Utakata avoided his gaze and nodded. 

 

Swiping his sleeve over the work of a broken old man, Minato ran a finger over every sigil. Freezing over a part on the inner layer.

 

“There is one part that needs fixing. If it is alright, I’ll need to take you with me somewhere?”

 

Utakata’s eyelids refused to shut, almost afraid if they did they wouldn’t pop back up. 

 

Somewhere , as in…”

 

Minato took a breath and tried not to laugh, patting Utakata’s shoulder in a friendly fashion. “I have a cave near Suna where I keep my sealing kit. Don’t worry.”

 

Having Death itself tell him to ‘not worry’ , made Utakata stare at him some more. 

 

“Shinigami’s…have caves?”


“Only the cool ones,” Minato conspitorily told Utakata, hoping to put the boy at some ease. Utakata nodded. Unsure. “Shadow,” he called. 

 

At once they are engulfed.



 

Minato is able to patch up the sealing before anything too nasty were to befall his cave. Utakata’s hand idled on his chest once they were done. 

 

“I don’t know how to thank you,” Utakata said, head lowered. Relief of having his Bijū safe behind seals wearing off. He sat, energy withering on the lonely chair Minato had plucked from a yard. Minato didn’t have food, but he did keep tea. Enjoying the delight during every corporealing seal test.

 

A mug Minato kept stored away for Naruto warmed the boy’s hands.

 

“No need to, just keep that Bijū safe.”

 

“Do you help every Jinchūriki you come by?” Utakata teased. 

 

Minato turned from packing away his gear to half-smile at the boy, “Only if they need it.”
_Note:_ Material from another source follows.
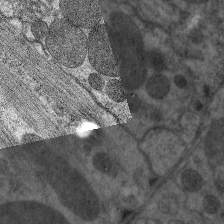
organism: C. elegans
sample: Pharynx

Utakata’s joking facade slid away to reveal brimming curiosity, “You know of others?”


…Should he?

 

Minato thought of Naruto and how alone he was - and immediately squashed the idea. Hoping Konoha would treat Utakata kind was false hope. He knew now how those councils viewed Jinchūriki. 

 

Utakata deserved better now he was free. 

 

“I know they are safe as they can be,” Minato offered, and said nothing else about it. “Now,” he smiled, “Where would you like me to drop you off?”